Majorana representation of Gamma matrices.

[arroy_0205]

It is well known that at times we do need explicit representations for the Dirac gamma matrices while doing calculations with fermions. Recently I found two different expressions for Majorana representation for the gamma matrices. In one paper, the form used is:
$$\gamma_{0} = \left( \begin{array}{cc} 0 & i\sigma_2\\ i\sigma_2 & 0 \end{array} \right)$$
$$\gamma_{1} = \left( \begin{array}{cc} \sigma_1 & 0\\ 0 & \sigma_1 \end{array} \right)$$
$$\gamma_{2} = \left( \begin{array}{cc} 0 & -i\sigma_2\\ i\sigma_2 & 0 \end{array} \right)$$
$$\gamma_{3} = \left( \begin{array}{cc} \sigma_3 & 0\\ 0 & \sigma_3 \end{array} \right)$$
$$\gamma_{5} = \left( \begin{array}{cc} \sigma_2 & 0\\ 0 & \sigma_2 \end{array} \right)$$
However in wikipedia article on gamma matrices, the Majorana representations are diffenrent and all are complex matrices. See: http://en.wikipedia.org/wiki/Dirac_matrices#Majorana_basis
I am confused which is the actual representation of Majorana representation? Or are both representations valid Majorana representations? Note that in the rep. I wrote, the first four matrices are real matrices.

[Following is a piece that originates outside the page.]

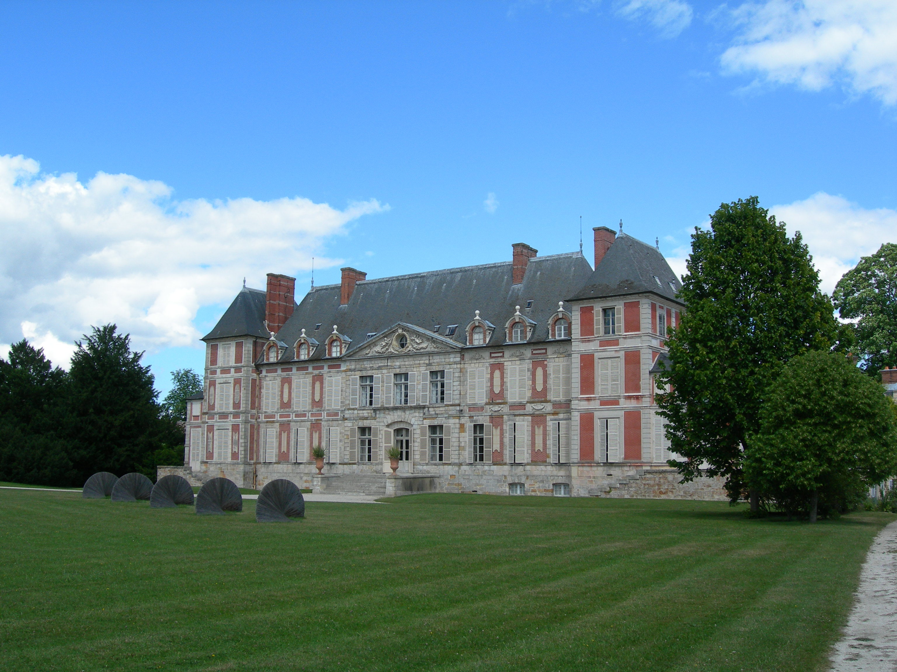 Château de Courson. (département de l'Essonne, région Île-de-France).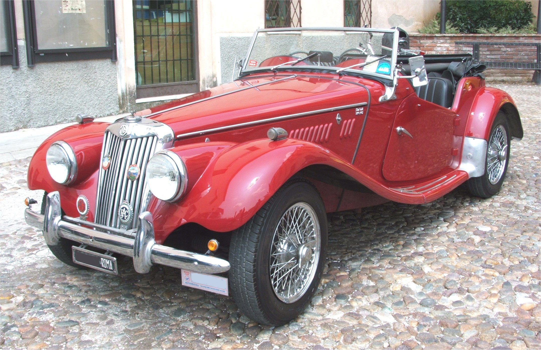 MG modello TF del 1954 fotografato al Raduno Auto Storiche di Medole nel 2007

Also can anybody tell me how to write several matrices side-by-side in latex?
Thanks.

 

[arroy_0205]

Is there any definite rule to obtain gamma matrix representations? Or can I use my own representations if I find the matrices satisfy the anticommutation relations? Is there any limit on the number of possible representations of gamma matrices in a given dimension?

 

[mjsd]

gamma matrices are only defined up to similarity transformations; which representation or basis you wish to use is up to you.

 

[Haelfix]

They're also amongst the leading causes of stress disorders amongst physicists.

The number of times a factor of i, or -1 from a mismatch of conventions with them, has bungled a calculation at this point is a matter of historical importance.